Material for this task:
:::::
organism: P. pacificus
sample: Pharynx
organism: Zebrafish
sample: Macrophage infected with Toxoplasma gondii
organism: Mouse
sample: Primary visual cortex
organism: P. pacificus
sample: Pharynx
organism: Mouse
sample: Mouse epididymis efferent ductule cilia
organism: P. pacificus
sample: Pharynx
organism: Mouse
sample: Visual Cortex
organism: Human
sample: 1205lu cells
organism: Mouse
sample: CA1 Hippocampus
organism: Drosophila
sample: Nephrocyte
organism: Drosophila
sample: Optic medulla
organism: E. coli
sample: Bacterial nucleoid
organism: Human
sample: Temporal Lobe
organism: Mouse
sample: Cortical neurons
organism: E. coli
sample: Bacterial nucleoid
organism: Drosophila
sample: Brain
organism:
:::::
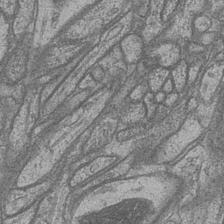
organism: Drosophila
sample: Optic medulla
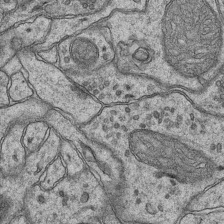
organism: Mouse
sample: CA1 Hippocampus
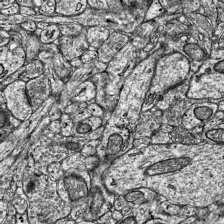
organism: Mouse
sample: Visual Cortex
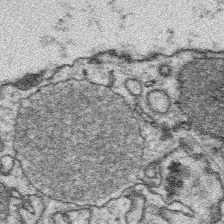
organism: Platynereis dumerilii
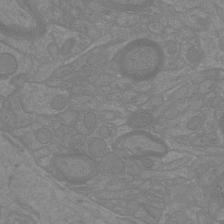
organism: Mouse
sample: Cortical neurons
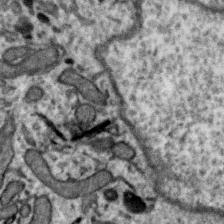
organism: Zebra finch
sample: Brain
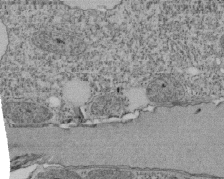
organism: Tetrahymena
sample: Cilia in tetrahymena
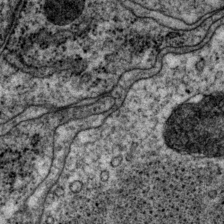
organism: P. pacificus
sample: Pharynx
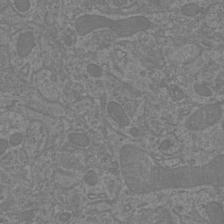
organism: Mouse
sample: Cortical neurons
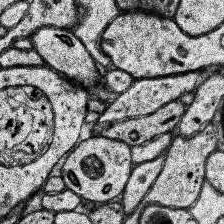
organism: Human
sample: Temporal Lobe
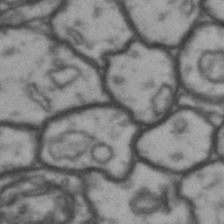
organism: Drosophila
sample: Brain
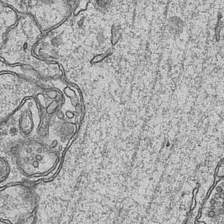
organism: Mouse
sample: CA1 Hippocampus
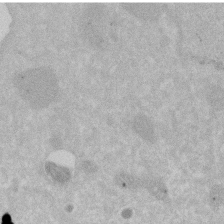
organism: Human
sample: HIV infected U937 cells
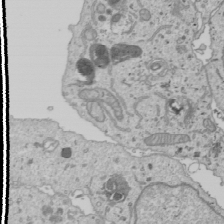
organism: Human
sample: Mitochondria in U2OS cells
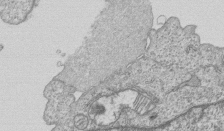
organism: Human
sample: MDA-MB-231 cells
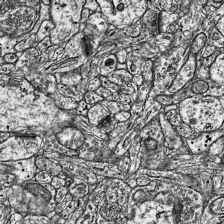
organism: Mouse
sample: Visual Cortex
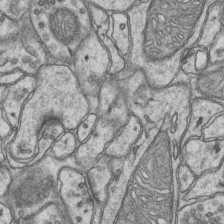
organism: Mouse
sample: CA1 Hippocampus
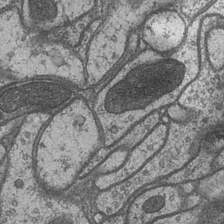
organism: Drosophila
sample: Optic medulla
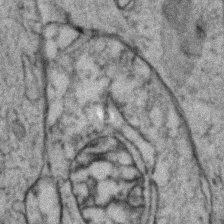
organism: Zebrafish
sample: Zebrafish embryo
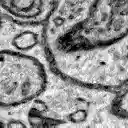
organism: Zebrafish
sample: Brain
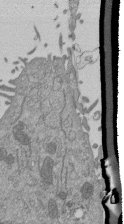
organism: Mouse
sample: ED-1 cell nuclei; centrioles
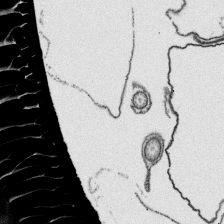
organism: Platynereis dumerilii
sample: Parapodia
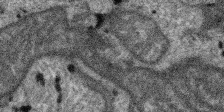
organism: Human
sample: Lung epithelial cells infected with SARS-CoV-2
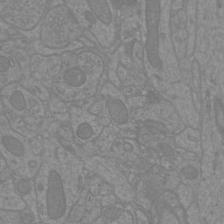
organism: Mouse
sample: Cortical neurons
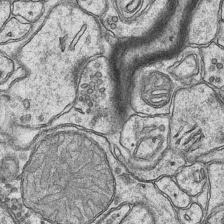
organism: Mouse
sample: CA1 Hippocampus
:::::
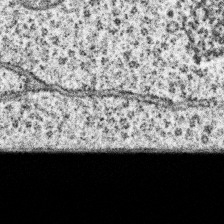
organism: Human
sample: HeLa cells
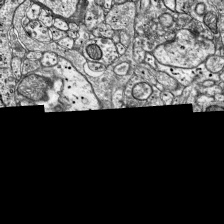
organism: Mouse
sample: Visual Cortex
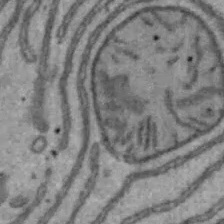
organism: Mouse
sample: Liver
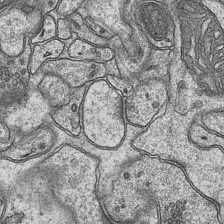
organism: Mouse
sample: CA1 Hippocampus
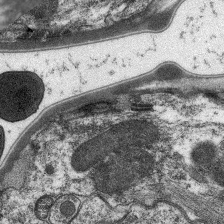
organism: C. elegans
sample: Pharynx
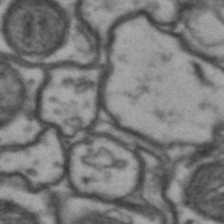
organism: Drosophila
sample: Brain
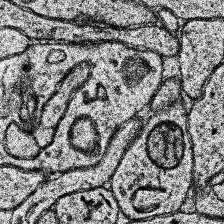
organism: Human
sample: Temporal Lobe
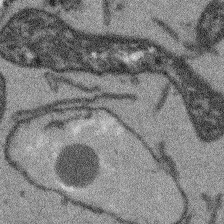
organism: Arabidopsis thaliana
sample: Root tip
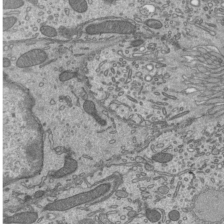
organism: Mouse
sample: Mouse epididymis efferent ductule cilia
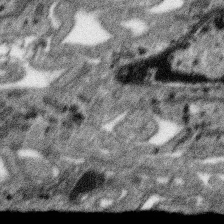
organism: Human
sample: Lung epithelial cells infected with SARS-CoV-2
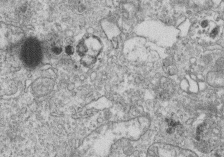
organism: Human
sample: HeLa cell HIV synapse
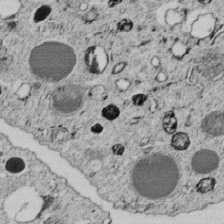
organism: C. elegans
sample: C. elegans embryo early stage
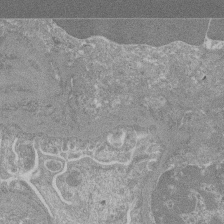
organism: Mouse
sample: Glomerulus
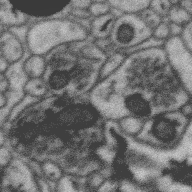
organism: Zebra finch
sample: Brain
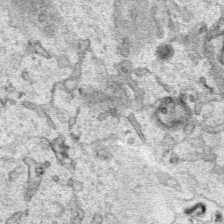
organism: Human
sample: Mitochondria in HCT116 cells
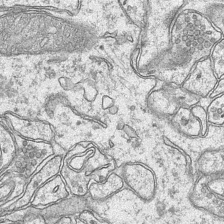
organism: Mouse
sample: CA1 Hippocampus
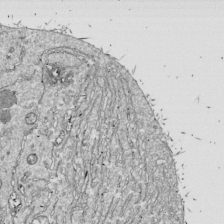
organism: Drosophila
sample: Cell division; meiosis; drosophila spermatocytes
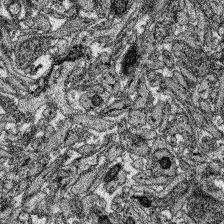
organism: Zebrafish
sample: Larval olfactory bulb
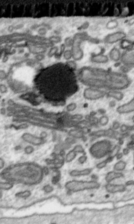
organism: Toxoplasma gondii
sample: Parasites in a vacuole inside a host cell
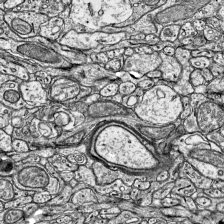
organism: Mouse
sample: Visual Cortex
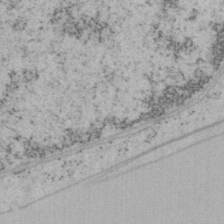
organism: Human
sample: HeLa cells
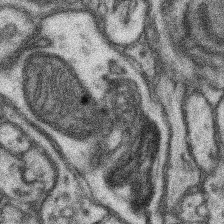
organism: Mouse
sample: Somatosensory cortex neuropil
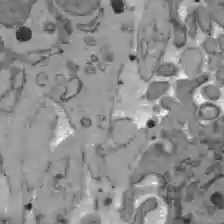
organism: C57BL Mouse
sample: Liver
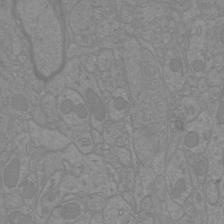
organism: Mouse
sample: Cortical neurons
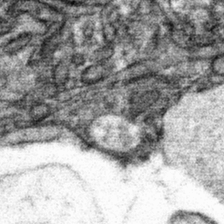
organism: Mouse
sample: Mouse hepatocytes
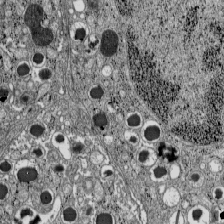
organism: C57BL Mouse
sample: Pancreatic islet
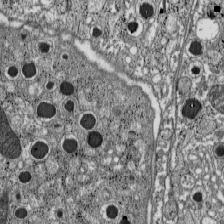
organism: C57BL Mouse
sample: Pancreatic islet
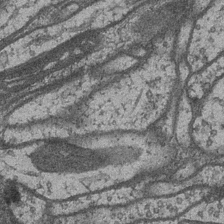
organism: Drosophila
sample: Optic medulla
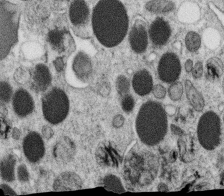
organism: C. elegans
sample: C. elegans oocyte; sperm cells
:::::
Problem description: What this exercise asks for is every line of the data above with the word "cells".

Solution:
sample: 1205lu cells
sample: HIV infected U937 cells
sample: Mitochondria in U2OS cells
sample: MDA-MB-231 cells
sample: Lung epithelial cells infected with SARS-CoV-2
sample: HeLa cells
sample: Lung epithelial cells infected with SARS-CoV-2
sample: Mitochondria in HCT116 cells
sample: HeLa cells
sample: C. elegans oocyte; sperm cells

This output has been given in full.